Review the listing and copy each line that holds the word "Category".

*The data:*

____________________

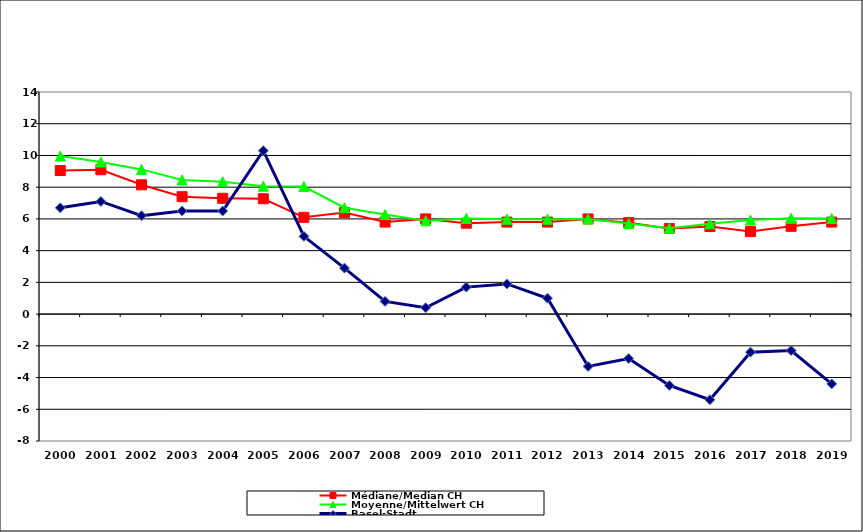
| Category | Médiane/Median CH | Moyenne/Mittelwert CH | Basel-Stadt |
|---|---|---|---|
| 2000.0 | 9.05 | 9.964 | 6.7 |
| 2001.0 | 9.1 | 9.588 | 7.1 |
| 2002.0 | 8.15 | 9.121 | 6.2 |
| 2003.0 | 7.4 | 8.458 | 6.5 |
| 2004.0 | 7.3 | 8.345 | 6.5 |
| 2005.0 | 7.27 | 8.061 | 10.3 |
| 2006.0 | 6.1 | 8.039 | 4.9 |
| 2007.0 | 6.4 | 6.706 | 2.9 |
| 2008.0 | 5.8 | 6.277 | 0.8 |
| 2009.0 | 6 | 5.883 | 0.4 |
| 2010.0 | 5.73 | 6.031 | 1.7 |
| 2011.0 | 5.8 | 5.983 | 1.9 |
| 2012.0 | 5.8 | 5.983 | 1 |
| 2013.0 | 6 | 5.994 | -3.3 |
| 2014.0 | 5.765 | 5.705 | -2.8 |
| 2015.0 | 5.4 | 5.408 | -4.5 |
| 2016.0 | 5.52 | 5.692 | -5.4 |
| 2017.0 | 5.2 | 5.927 | -2.4 |
| 2018.0 | 5.535 | 6.039 | -2.3 |
| 2019.0 | 5.8 | 6.026 | -4.4 |
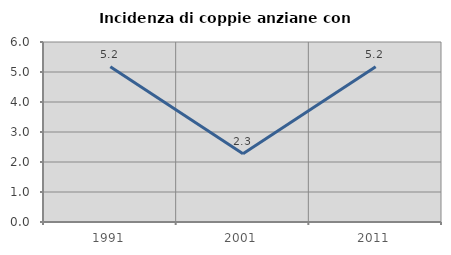
| Category | Incidenza di coppie anziane con figli |
|---|---|
| 1991.0 | 5.172 |
| 2001.0 | 2.277 |
| 2011.0 | 5.176 |
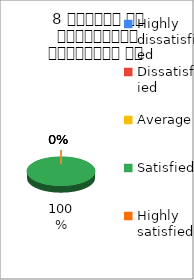
| Category | 8 शिक्षक का सम्प्रेषण सुस्पष्ठ है  |
|---|---|
| Highly dissatisfied | 0 |
| Dissatisfied | 0 |
| Average | 0 |
| Satisfied | 2 |
| Highly satisfied | 0 |
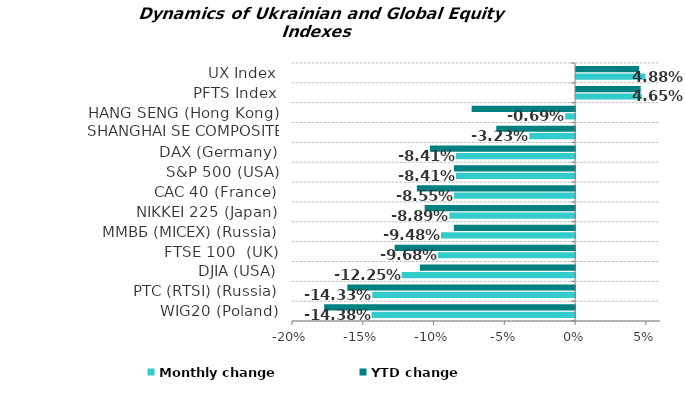
| Category | Monthly change | YTD change |
|---|---|---|
| WIG20 (Poland) | -0.144 | -0.177 |
| РТС (RTSI) (Russia) | -0.143 | -0.161 |
| DJIA (USA) | -0.123 | -0.11 |
| FTSE 100  (UK) | -0.097 | -0.128 |
| ММВБ (MICEX) (Russia) | -0.095 | -0.086 |
| NIKKEI 225 (Japan) | -0.089 | -0.106 |
| CAC 40 (France) | -0.085 | -0.112 |
| S&P 500 (USA) | -0.084 | -0.086 |
| DAX (Germany) | -0.084 | -0.103 |
| SHANGHAI SE COMPOSITE (China) | -0.032 | -0.056 |
| HANG SENG (Hong Kong) | -0.007 | -0.073 |
| PFTS Index | 0.046 | 0.046 |
| UX Index | 0.049 | 0.045 |
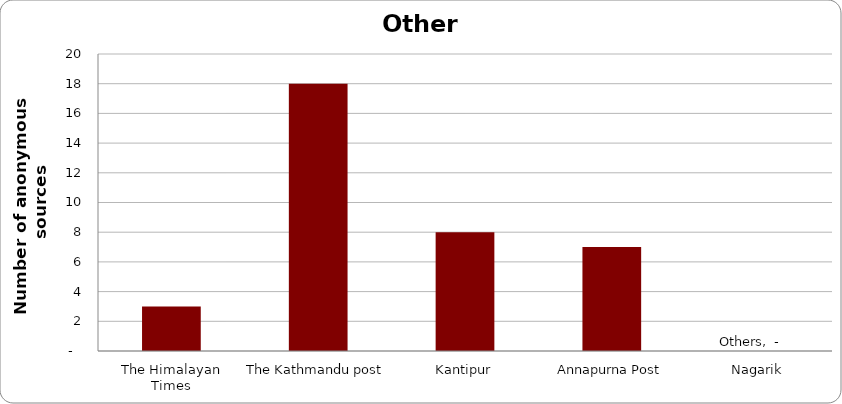
| Category | Others |
|---|---|
| The Himalayan Times | 3 |
| The Kathmandu post | 18 |
| Kantipur | 8 |
| Annapurna Post | 7 |
| Nagarik | 0 |
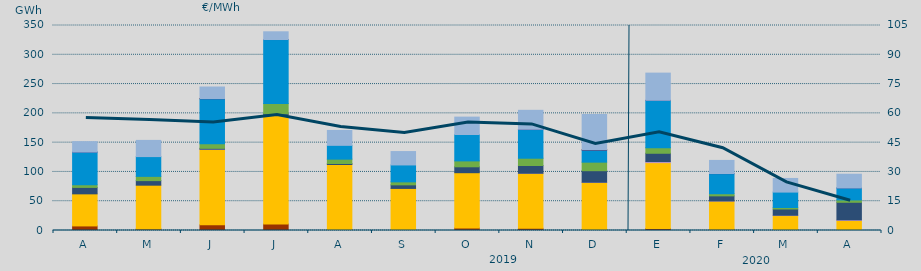
| Category | Carbón | Ciclo Combinado | Cogeneración | Consumo Bombeo | Eólica | Hidráulica | Nuclear | Otras Renovables | Solar fotovoltaica | Turbinación bombeo |
|---|---|---|---|---|---|---|---|---|---|---|
| A | 7813.1 | 54755.9 | 0 | 11010.9 | 4506.1 | 55784.8 | 149.4 | 0 | 0 | 17672.7 |
| M | 2747.5 | 74607.7 | 0 | 7818.6 | 7248.2 | 33753.6 | 0 | 0 | 0 | 27655 |
| J | 9630 | 128693.8 | 467.1 | 1487.8 | 7835.7 | 76799.4 | 366 | 20 | 0 | 19680.5 |
| J | 11017.4 | 186524.2 | 300.4 | 1392.5 | 17639.5 | 109155.5 | 60 | 0 | 0 | 13153.1 |
| A | 1459.4 | 111215 | 0 | 1733.4 | 7402.2 | 23588.2 | 0 | 0 | 0 | 25429.5 |
| S | 311.6 | 71523.4 | 0 | 6112.7 | 5081.7 | 28895.9 | 0 | 0 | 0 | 22840.2 |
| O | 4163.7 | 94511.7 | 0 | 10093.2 | 10069.8 | 45049.8 | 0 | 0 | 0 | 29699 |
| N | 3677.8 | 93991.4 | 51.5 | 13298.4 | 12383 | 48971.8 | 539 | 0 | 0 | 32260 |
| D | 1607.3 | 80390.7 | 371.4 | 19733.1 | 14568.3 | 20541.3 | 876.4 | 0 | 1.2 | 60128.2 |
| E | 3376.2 | 112471.6 | 1718.3 | 14293.3 | 9539.1 | 80742.1 | 186 | 0 | 0 | 46371.3 |
| F | 1995 | 48257.3 | 169 | 8732.4 | 3606.8 | 34283.3 | 267 | 0 | 0 | 22347.8 |
| M | 418.1 | 25069.8 | 511.6 | 10680.8 | 2598.7 | 26299.3 | 0 | 0 | 0 | 23301.1 |
| A | 0 | 17020 | 1099 | 30032 | 4029 | 20482 | 12 | 0 | 0 | 23437 |
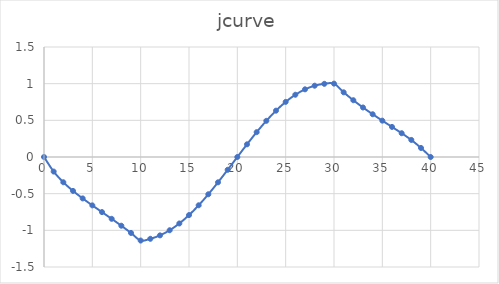
| Category | jcurve |
|---|---|
| 0.0 | 0 |
| 1.0 | -0.198 |
| 2.0 | -0.344 |
| 3.0 | -0.462 |
| 4.0 | -0.565 |
| 5.0 | -0.66 |
| 6.0 | -0.751 |
| 7.0 | -0.843 |
| 8.0 | -0.937 |
| 9.0 | -1.035 |
| 10.0 | -1.139 |
| 11.0 | -1.115 |
| 12.0 | -1.069 |
| 13.0 | -0.999 |
| 14.0 | -0.906 |
| 15.0 | -0.792 |
| 16.0 | -0.659 |
| 17.0 | -0.508 |
| 18.0 | -0.346 |
| 19.0 | -0.174 |
| 20.0 | 0 |
| 21.0 | 0.173 |
| 22.0 | 0.339 |
| 23.0 | 0.493 |
| 24.0 | 0.632 |
| 25.0 | 0.751 |
| 26.0 | 0.849 |
| 27.0 | 0.923 |
| 28.0 | 0.972 |
| 29.0 | 0.998 |
| 30.0 | 1 |
| 31.0 | 0.882 |
| 32.0 | 0.774 |
| 33.0 | 0.675 |
| 34.0 | 0.583 |
| 35.0 | 0.496 |
| 36.0 | 0.41 |
| 37.0 | 0.324 |
| 38.0 | 0.233 |
| 39.0 | 0.123 |
| 40.0 | 0 |
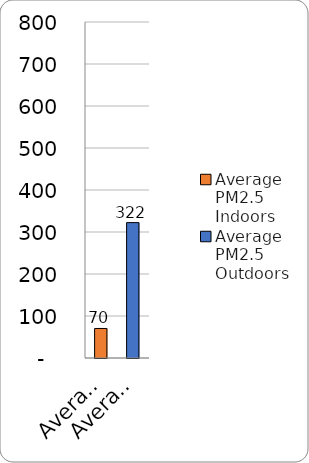
| Category | Series 0 |
|---|---|
| Average PM2.5 Indoors | 70.282 |
| Average PM2.5 Outdoors | 322.339 |
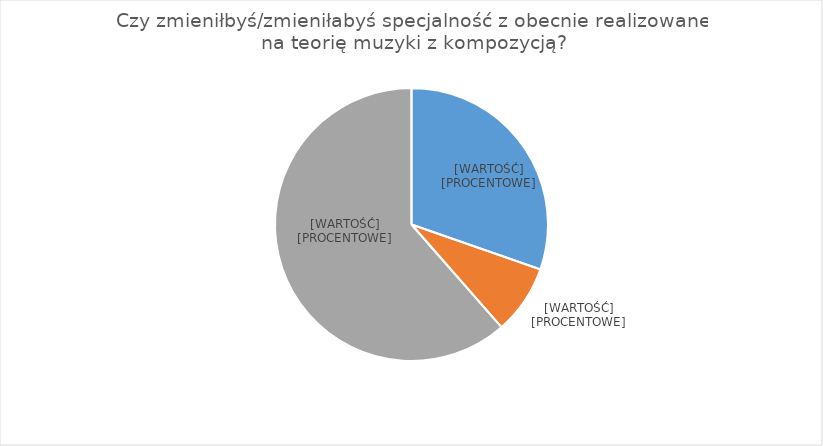
| Category | Series 0 |
|---|---|
| Tak - podstawy kompozycji
 | 580 |
| Tak - teoria muzyki
 | 157 |
| Nie | 1175 |
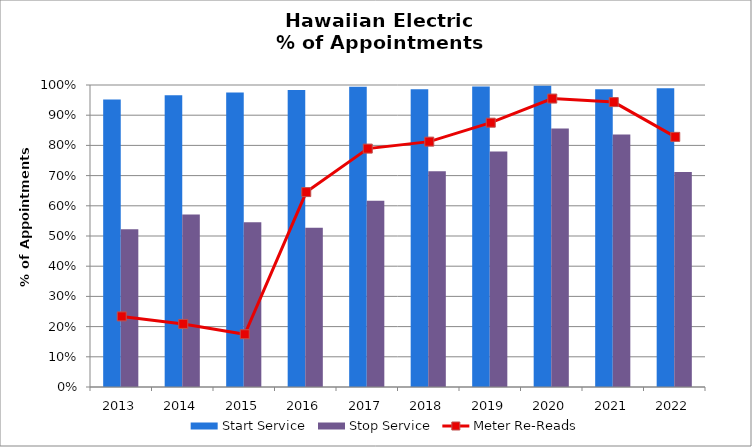
| Category | Start Service | Stop Service |
|---|---|---|
| 2013.0 | 0.952 | 0.522 |
| 2014.0 | 0.966 | 0.571 |
| 2015.0 | 0.976 | 0.546 |
| 2016.0 | 0.984 | 0.527 |
| 2017.0 | 0.994 | 0.617 |
| 2018.0 | 0.986 | 0.715 |
| 2019.0 | 0.995 | 0.78 |
| 2020.0 | 0.997 | 0.856 |
| 2021.0 | 0.986 | 0.836 |
| 2022.0 | 0.989 | 0.712 |
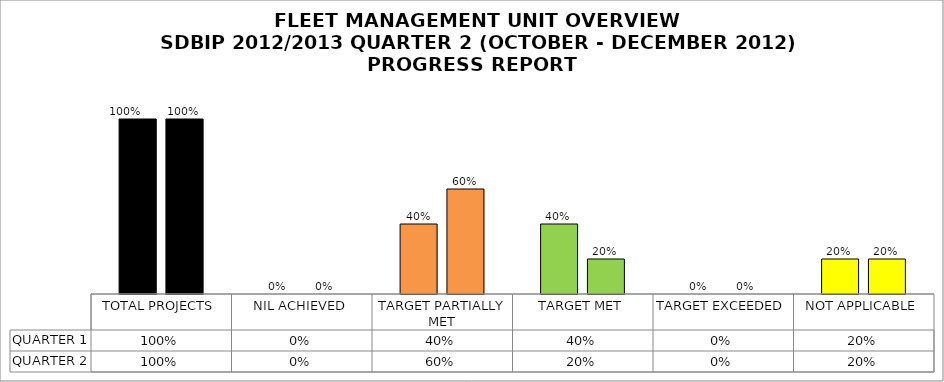
| Category | QUARTER 1 | QUARTER 2 |
|---|---|---|
| TOTAL PROJECTS | 1 | 1 |
| NIL ACHIEVED | 0 | 0 |
| TARGET PARTIALLY MET | 0.4 | 0.6 |
| TARGET MET | 0.4 | 0.2 |
| TARGET EXCEEDED | 0 | 0 |
| NOT APPLICABLE | 0.2 | 0.2 |

____________________

*Output:*
| Category | Médiane/Median CH | Moyenne/Mittelwert CH | Basel-Stadt |
| Category | Incidenza di coppie anziane con figli |
| Category | 8 शिक्षक का सम्प्रेषण सुस्पष्ठ है  |
| Category | Monthly change | YTD change |
| Category | Others |
| Category | Carbón | Ciclo Combinado | Cogeneración | Consumo Bombeo | Eólica | Hidráulica | Nuclear | Otras Renovables | Solar fotovoltaica | Turbinación bombeo |
| Category | jcurve |
| Category | Series 0 |
| Category | Series 0 |
| Category | Start Service | Stop Service |
| Category | QUARTER 1 | QUARTER 2 |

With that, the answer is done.